>>>

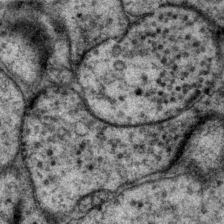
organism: P. pacificus
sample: Pharynx
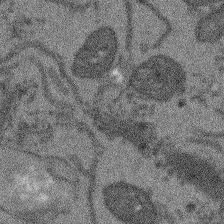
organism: Arabidopsis thaliana
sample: Root tip
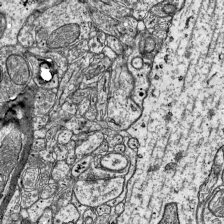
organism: Mouse
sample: Visual Cortex
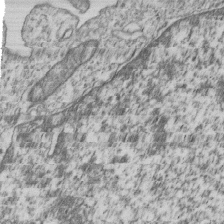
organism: Human
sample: MDA-MB-231 cells
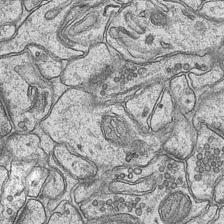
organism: Mouse
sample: CA1 Hippocampus
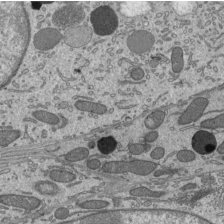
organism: Mouse
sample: Mouse epididymis efferent ductule cilia
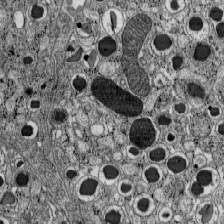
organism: C57BL Mouse
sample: Pancreatic islet
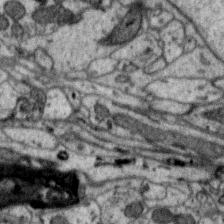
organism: Zebra finch
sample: Brain
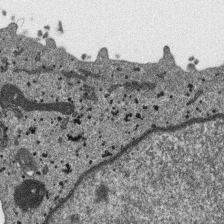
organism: Human
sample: Lung epithelial cells infected with SARS-CoV-2
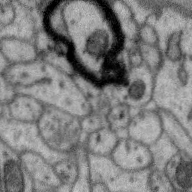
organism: Zebra finch
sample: Brain
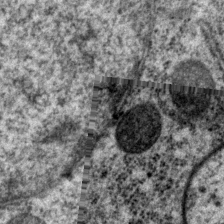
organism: P. pacificus
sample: Pharynx
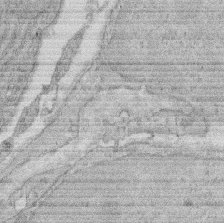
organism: Rat
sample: Salivary granule
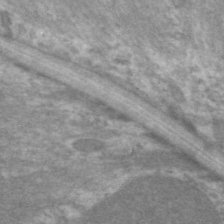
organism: C. elegans
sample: Pharynx
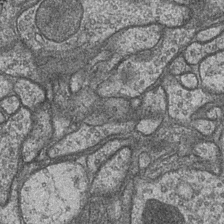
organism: Drosophila
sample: Optic medulla
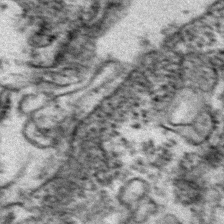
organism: Zebrafish
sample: Zebrafish embryo
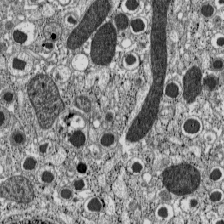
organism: C57BL Mouse
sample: Pancreatic islet
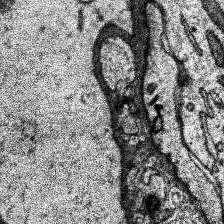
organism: Human
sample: Temporal Lobe
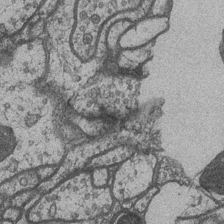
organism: Drosophila
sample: Optic medulla
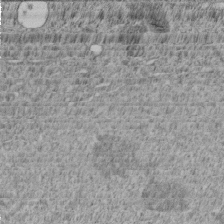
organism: C. elegans
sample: C. elegans embryo early stage
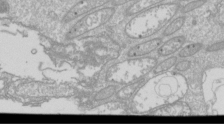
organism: Drosophila
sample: Cell division; meiosis; drosophila spermatocytes
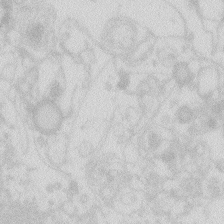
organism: Zebrafish
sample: Macrophage
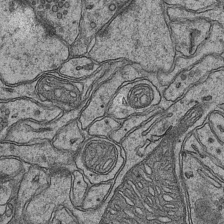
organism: Mouse
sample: CA1 Hippocampus
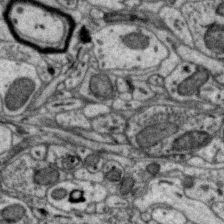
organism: Zebra finch
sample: Brain
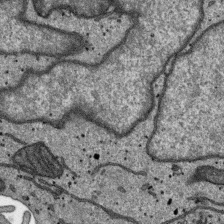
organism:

<<<

--- WHAT IS NEEDED ---
Could you print all the entries exactly as they stand, with the pictures left out?

--- ANSWER BOX ---
organism: P. pacificus
sample: Pharynx
organism: Arabidopsis thaliana
sample: Root tip
organism: Mouse
sample: Visual Cortex
organism: Human
sample: MDA-MB-231 cells
organism: Mouse
sample: CA1 Hippocampus
organism: Mouse
sample: Mouse epididymis efferent ductule cilia
organism: C57BL Mouse
sample: Pancreatic islet
organism: Zebra finch
sample: Brain
organism: Human
sample: Lung epithelial cells infected with SARS-CoV-2
organism: Zebra finch
sample: Brain
organism: P. pacificus
sample: Pharynx
organism: Rat
sample: Salivary granule
organism: C. elegans
sample: Pharynx
organism: Drosophila
sample: Optic medulla
organism: Zebrafish
sample: Zebrafish embryo
organism: C57BL Mouse
sample: Pancreatic islet
organism: Human
sample: Temporal Lobe
organism: Drosophila
sample: Optic medulla
organism: C. elegans
sample: C. elegans embryo early stage
organism: Drosophila
sample: Cell division; meiosis; drosophila spermatocytes
organism: Zebrafish
sample: Macrophage
organism: Mouse
sample: CA1 Hippocampus
organism: Zebra finch
sample: Brain
organism:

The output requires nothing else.